As hospitals and health care systems turn to artificial intelligence to help summarize doctor notes and analyze health records, a new study led by researchers at Stanford University School of Medicine warns that popular chatbots are perpetuating racist, debunked medical practices concept, raising concerns that these tools could worsen health disparities among black patients.

Powered by artificial intelligence models trained on reams of text from around the web, chatbots like ChatGPT and Google’s Bard answer researchers’ questions with a litany of misconceptions and lies about black patients, sometimes including fabricated, race-based equations.
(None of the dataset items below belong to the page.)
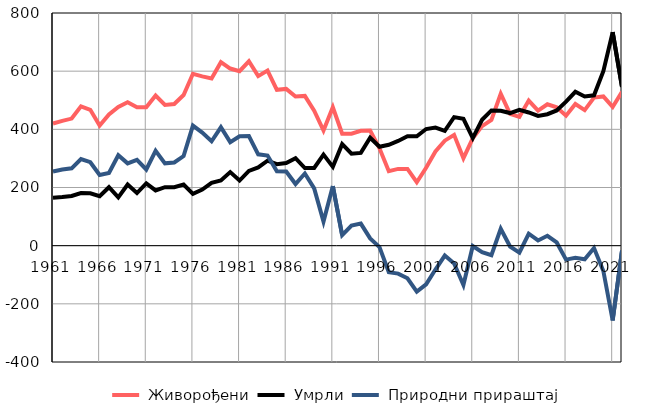
| Category |  Живорођени |  Умрли |  Природни прираштај |
|---|---|---|---|
| 1961.0 | 420 | 165 | 255 |
| 1962.0 | 429 | 167 | 262 |
| 1963.0 | 437 | 171 | 266 |
| 1964.0 | 479 | 181 | 298 |
| 1965.0 | 467 | 180 | 287 |
| 1966.0 | 413 | 170 | 243 |
| 1967.0 | 451 | 201 | 250 |
| 1968.0 | 477 | 166 | 311 |
| 1969.0 | 493 | 210 | 283 |
| 1970.0 | 476 | 181 | 295 |
| 1971.0 | 476 | 214 | 262 |
| 1972.0 | 516 | 190 | 326 |
| 1973.0 | 484 | 201 | 283 |
| 1974.0 | 487 | 201 | 286 |
| 1975.0 | 518 | 210 | 308 |
| 1976.0 | 591 | 178 | 413 |
| 1977.0 | 582 | 193 | 389 |
| 1978.0 | 575 | 216 | 359 |
| 1979.0 | 631 | 224 | 407 |
| 1980.0 | 609 | 253 | 356 |
| 1981.0 | 600 | 224 | 376 |
| 1982.0 | 634 | 257 | 377 |
| 1983.0 | 583 | 269 | 314 |
| 1984.0 | 602 | 292 | 310 |
| 1985.0 | 536 | 280 | 256 |
| 1986.0 | 539 | 284 | 255 |
| 1987.0 | 513 | 301 | 212 |
| 1988.0 | 515 | 267 | 248 |
| 1989.0 | 464 | 267 | 197 |
| 1990.0 | 396 | 313 | 83 |
| 1991.0 | 476 | 271 | 205 |
| 1992.0 | 385 | 349 | 36 |
| 1993.0 | 385 | 316 | 69 |
| 1994.0 | 395 | 319 | 76 |
| 1995.0 | 396 | 371 | 25 |
| 1996.0 | 335 | 340 | -5 |
| 1997.0 | 256 | 347 | -91 |
| 1998.0 | 264 | 360 | -96 |
| 1999.0 | 264 | 376 | -112 |
| 2000.0 | 218 | 376 | -158 |
| 2001.0 | 268 | 401 | -133 |
| 2002.0 | 324 | 406 | -82 |
| 2003.0 | 361 | 395 | -34 |
| 2004.0 | 381 | 442 | -61 |
| 2005.0 | 301 | 436 | -135 |
| 2006.0 | 369 | 370 | -1 |
| 2007.0 | 411 | 433 | -22 |
| 2008.0 | 432 | 465 | -33 |
| 2009.0 | 522 | 464 | 58 |
| 2010.0 | 453 | 456 | -3 |
| 2011.0 | 443 | 467 | -24 |
| 2012.0 | 499 | 458 | 41 |
| 2013.0 | 464 | 446 | 18 |
| 2014.0 | 486 | 452 | 34 |
| 2015.0 | 476 | 465 | 11 |
| 2016.0 | 447 | 495 | -48 |
| 2017.0 | 487 | 529 | -42 |
| 2018.0 | 466 | 513 | -47 |
| 2019.0 | 509 | 517 | -8 |
| 2020.0 | 513 | 600 | -87 |
| 2021.0 | 477 | 734 | -257 |
| 2022.0 | 529 | 546 | -17 |
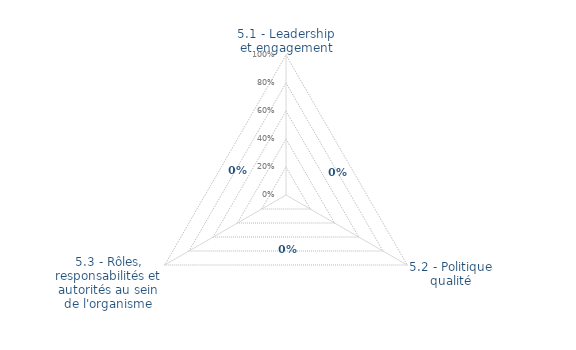
| Category | Art. 5 | limite de CONFORMITÉ |
|---|---|---|
| 5.1 - Leadership et engagement | 0 | 0 |
| 5.2 - Politique qualité | 0 | 0 |
| 5.3 - Rôles, responsabilités et autorités au sein de l'organisme | 0 | 0 |
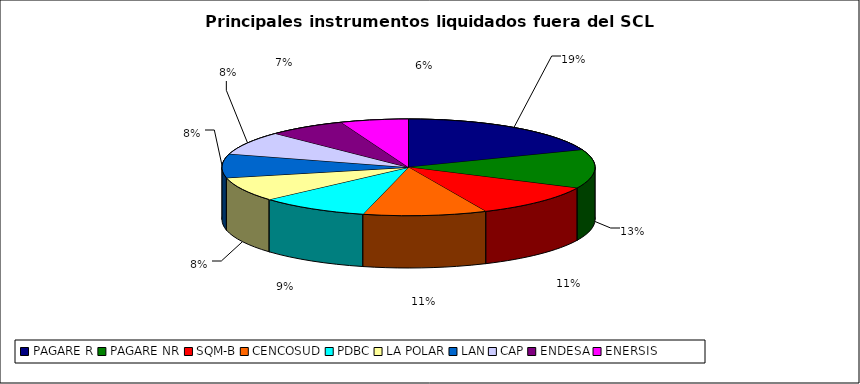
| Category | Series 0 |
|---|---|
| PAGARE R | 4593 |
| PAGARE NR | 3108 |
| SQM-B | 2676 |
| CENCOSUD | 2574 |
| PDBC | 2280 |
| LA POLAR | 1945 |
| LAN | 1918 |
| CAP | 1884 |
| ENDESA | 1624 |
| ENERSIS | 1413 |
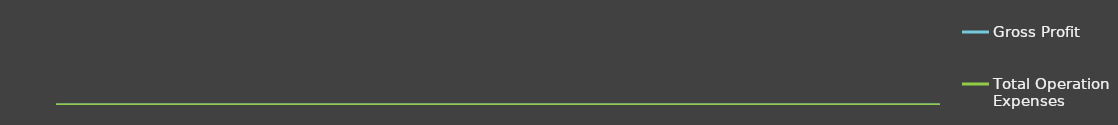
| Category | Gross Profit | Total Operation Expenses |
|---|---|---|
| 0 | 0 | 0 |
| 1 | 0 | 0 |
| 2 | 0 | 0 |
| 3 | 0 | 0 |
| 4 | 0 | 0 |
| 5 | 0 | 0 |
| 6 | 0 | 0 |
| 7 | 0 | 0 |
| 8 | 0 | 0 |
| 9 | 0 | 0 |
| 10 | 0 | 0 |
| 11 | 0 | 0 |
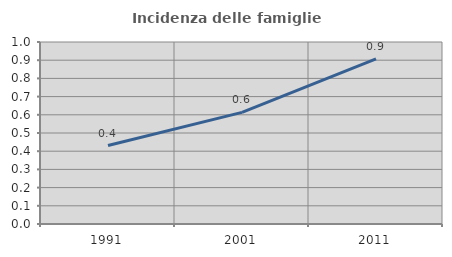
| Category | Incidenza delle famiglie numerose |
|---|---|
| 1991.0 | 0.431 |
| 2001.0 | 0.613 |
| 2011.0 | 0.907 |
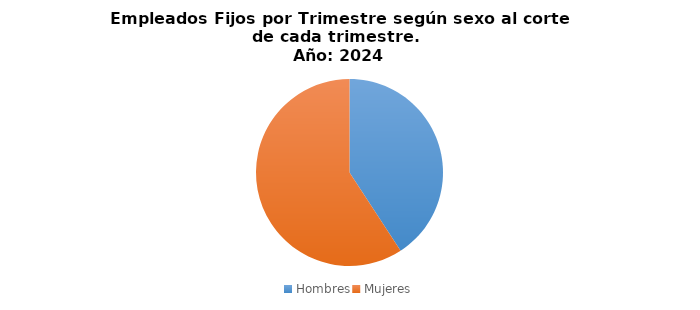
| Category | Marzo |
|---|---|
| Hombres | 153 |
| Mujeres | 222 |
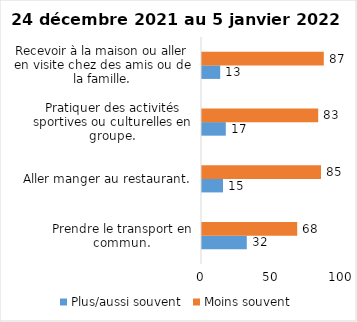
| Category | Plus/aussi souvent | Moins souvent |
|---|---|---|
| Prendre le transport en commun. | 32 | 68 |
| Aller manger au restaurant. | 15 | 85 |
| Pratiquer des activités sportives ou culturelles en groupe. | 17 | 83 |
| Recevoir à la maison ou aller en visite chez des amis ou de la famille. | 13 | 87 |
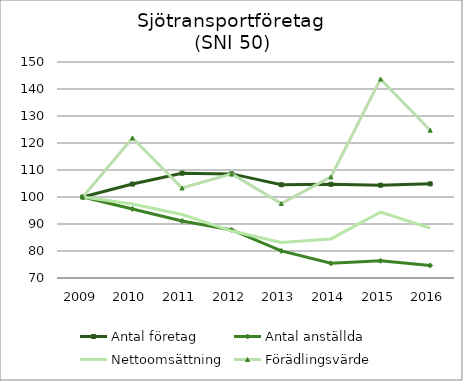
| Category | Antal företag | Antal anställda | Nettoomsättning | Förädlingsvärde |
|---|---|---|---|---|
| 2009.0 | 100 | 100 | 100 | 100 |
| 2010.0 | 104.786 | 95.559 | 97.397 | 121.863 |
| 2011.0 | 108.816 | 91.111 | 93.493 | 103.321 |
| 2012.0 | 108.564 | 87.8 | 87.38 | 108.577 |
| 2013.0 | 104.534 | 80.026 | 83.132 | 97.586 |
| 2014.0 | 104.702 | 75.439 | 84.475 | 107.447 |
| 2015.0 | 104.366 | 76.373 | 94.438 | 143.671 |
| 2016.0 | 104.87 | 74.644 | 88.449 | 124.72 |

Study published Friday Published in the academic journal Digital Medicine and obtained exclusively by The Associated Press.

Experts worry these systems could cause real-world harm and amplify medical racism that has persisted for generations, as more doctors use chatbots to help with daily tasks, such as emailing patients or sending health messages Insurance company for help.

The report found that all four models tested — ChatGPT and the more advanced GPT-4, both from OpenAI; Google’s Bader and Anthropic’s Claude were asked to answer medical questions about kidney function, lung capacity and skin thickness. failed. In some cases, they appear to reinforce long-standing erroneous beliefs about biological differences between blacks and whites that experts have been trying to eliminate from the medical establishment for years.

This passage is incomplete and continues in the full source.